The question may really still be whether the new shoots are chlorotic? So back to Oz_planter, are all the new shoots on the plant pale, as well as distorted? 

cheers Darrel


----------



## Oz_planter (1 Feb 2011)

Hi all,

Thank you for the full replies!  Loads of stuff I didn't really think about.

Darrel, in answer to your question, the new growth does look pale in comparison to healthier leaves that are further down the stem i.e. when the tank was ok. Even now after the trim on the weekend the new growth is coming in really really small.  Also, the veins of the leaves are really pronounced in the larger leaves, the tissue between the veins looks papery thin, not the normal gull green growth, almost pastel in comparison.

Taking Clives comments into consideration, I am thinking of shortening the spraybar in the hope that the shorter bar will provide more force behind the water thus cutting through the growth and I am also thinking of turning the powerhead towards the front of the tank in the hope that this will contribute to the flow force and also distribute the CO2 more evenly.  Do you guys have any thoughts on this?

I remember ages ago I posted, back when I was doing EI incorrectly and one of the problems then was that I was using a fluval 304 which is only 1000lph, so I've opted for a 2000lph filter.  Do you think that maybe I should not use a spray bar and maybe consider a lily-pipe type outlet to get the flow paths going again?

Thank you.


----------



## dw1305 (1 Feb 2011)

Hi all,


> Darrel, in answer to your question, the new growth does look pale in comparison to healthier leaves that are further down the stem i.e. when the tank was ok.
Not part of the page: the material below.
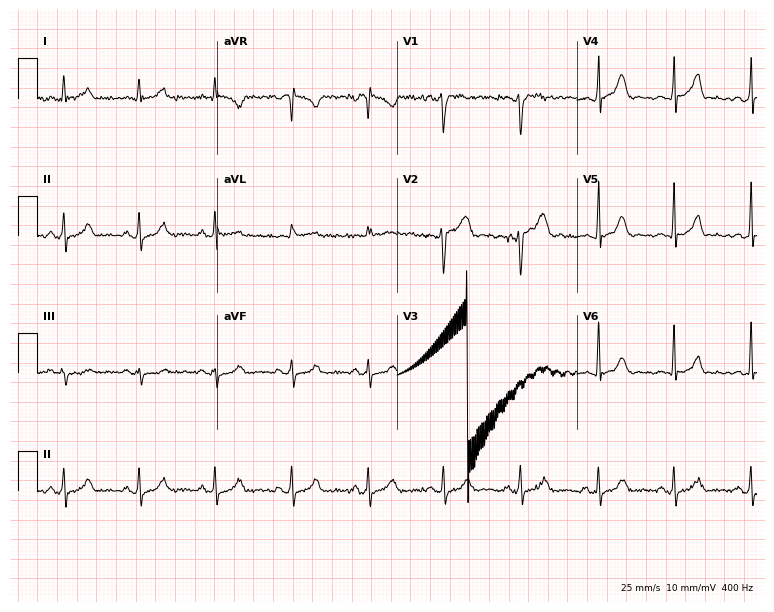
12-lead ECG from a 22-year-old male. Recorded interpretation: within normal limits.
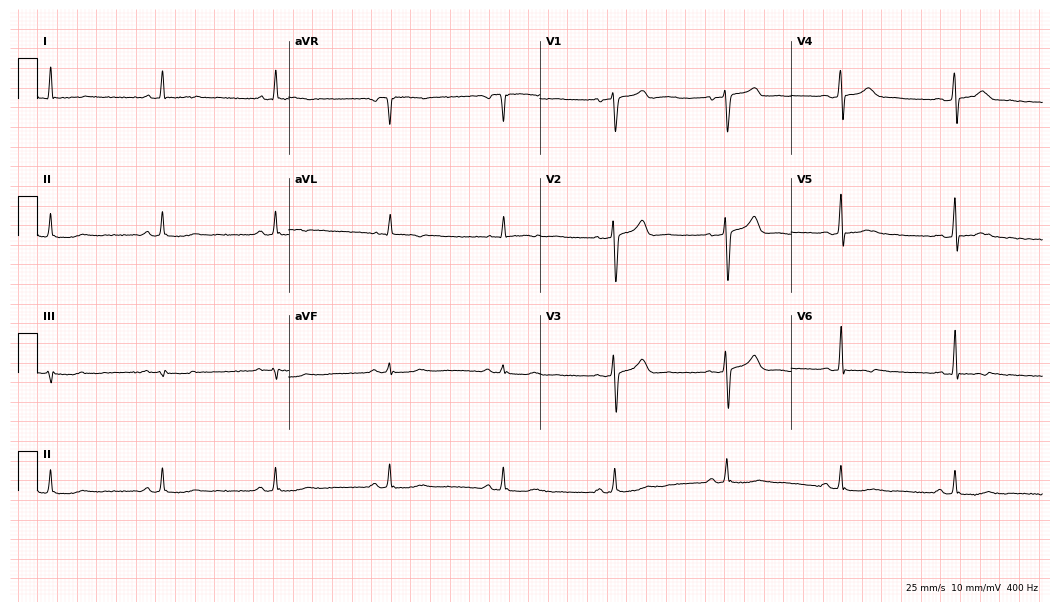
Standard 12-lead ECG recorded from a woman, 55 years old. None of these six findings is recorded: first-degree AV block, right bundle branch block, left bundle branch block, sinus bradycardia, atrial fibrillation, sinus tachycardia.

Even now after the trim on the weekend the new growth is coming in really really small. Also, the veins of the leaves are really pronounced in the larger leaves, the tissue between the veins looks papery thin, not the normal gull green growth, almost pastel in comparison.


This still sound like a deficiency or imbalance in nutrients. This is an Iron (Fe) deficient chlorotic Rose leaf and it just reminds me of your plants.






cheers Darrel


----------



## Oz_planter (1 Feb 2011)

Darrel,

Thank you for the pic.  The best way of showing why my deficiency looks like is to link out to a good page on aquatic plant central (Does that make me a heretic?   )

These images show exactly what is happening in my tank and it is listed under Boron deficiency...
This sword is doing exactly what the new growth on my sword is doing...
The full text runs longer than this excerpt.